_ACTIVITY_: A faithful, picture-free copy of the listing below is required.

_SUPPLIED INFORMATION_:
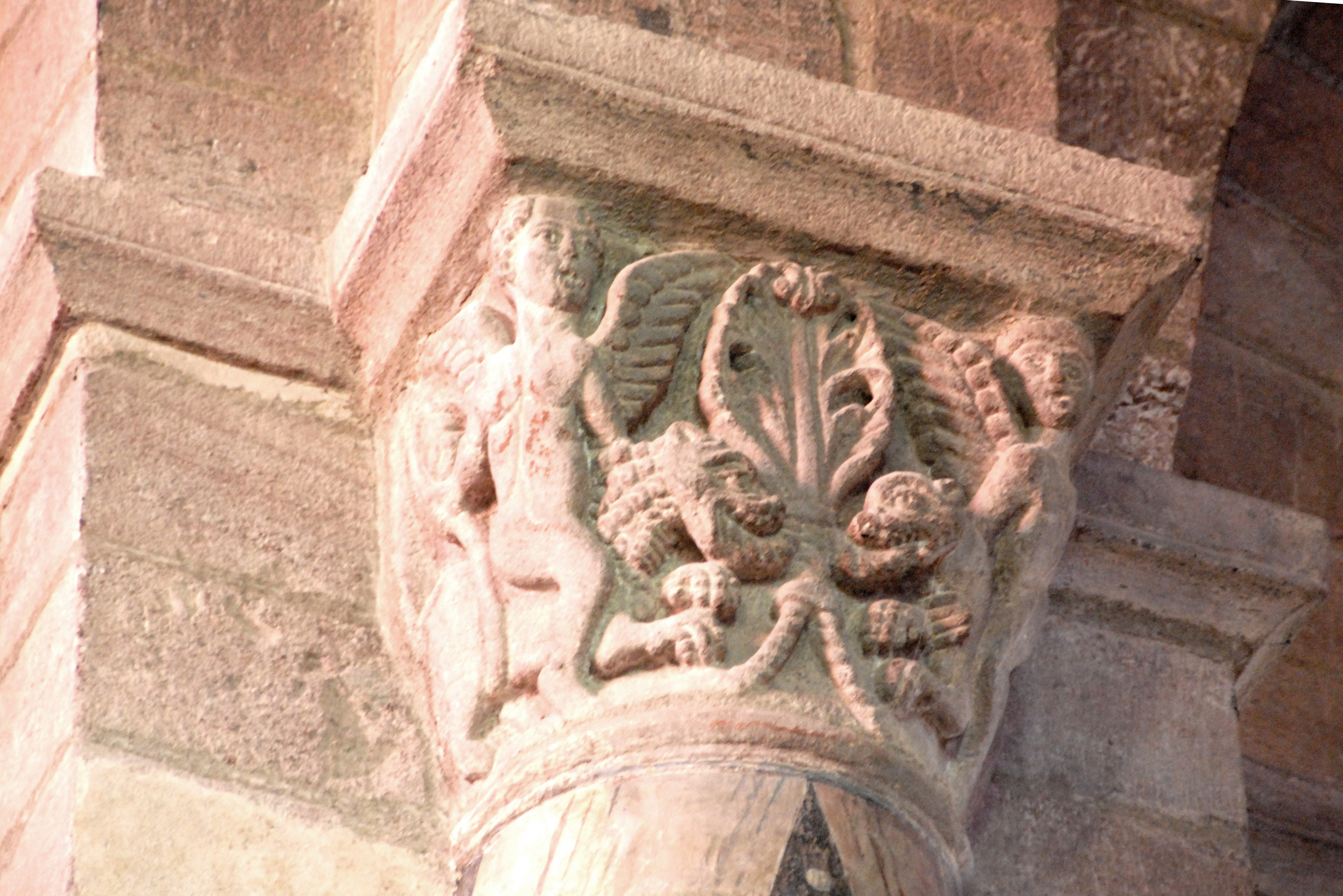 St.-Julien Brioude, Kapitell, Engel reiten auf Monstren die Ranken fressen
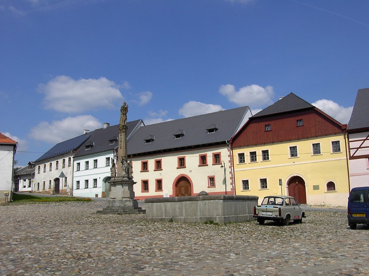 Square in village Utery, Czech Republic. Domy na úterské "návsi" s Mariánským sloupem.
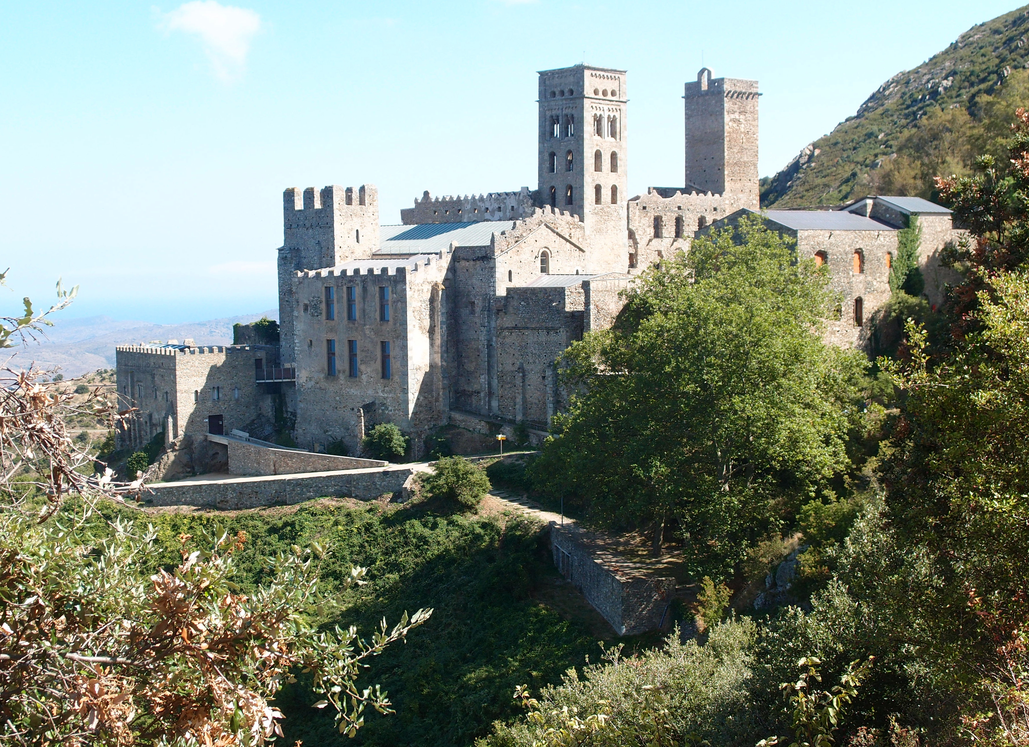 Kloster Sant Pere de Rodes (Alt Emporda / Katalonien) Datum: 14.09.2013 Urheber: M. Pfeiffer alias Benutzer:Gordito1869 Quelle: privates Fotoarchiv des Urhebers
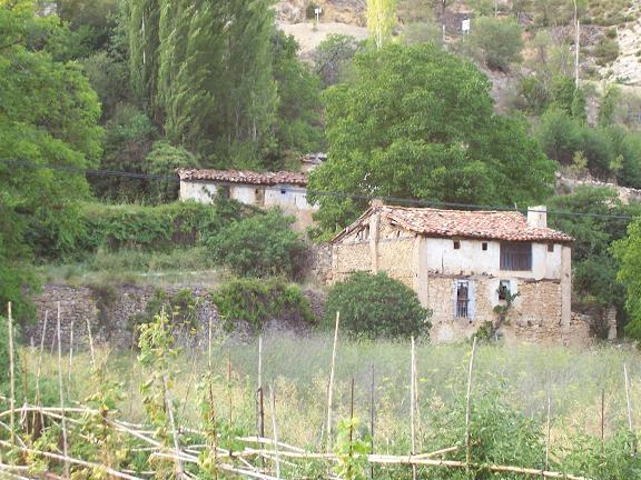 Molinos en el barranco del río Bohílgues, Vallanca, Rincón de Ademuz, Valencia.
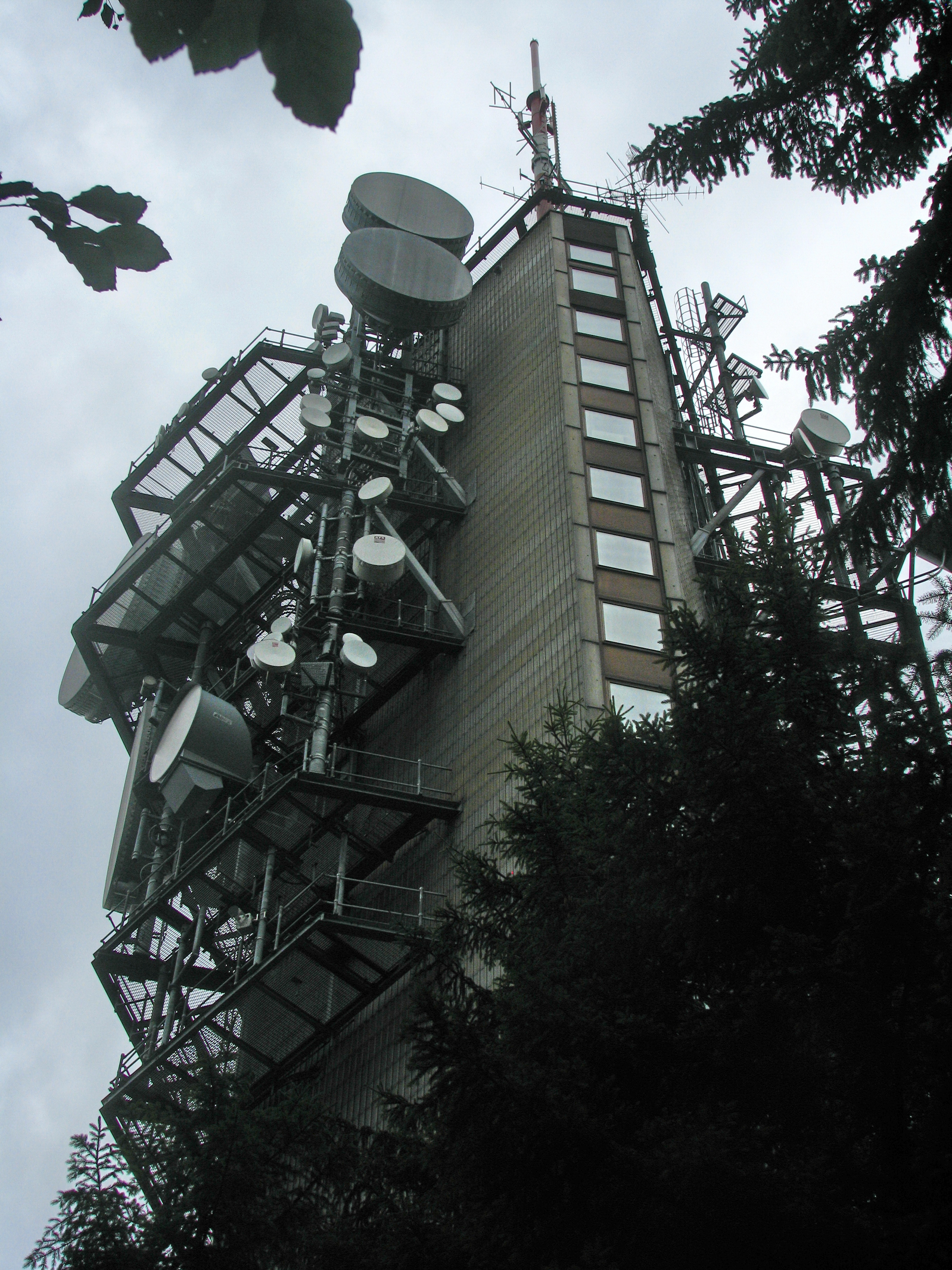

_SOLUTION TO THIS TASK_:
 St.-Julien Brioude, Kapitell, Engel reiten auf Monstren die Ranken fressen
 Square in village Utery, Czech Republic. Domy na úterské "návsi" s Mariánským sloupem.
 Kloster Sant Pere de Rodes (Alt Emporda / Katalonien) Datum: 14.09.2013 Urheber: M. Pfeiffer alias Benutzer:Gordito1869 Quelle: privates Fotoarchiv des Urhebers
 Molinos en el barranco del río Bohílgues, Vallanca, Rincón de Ademuz, Valencia.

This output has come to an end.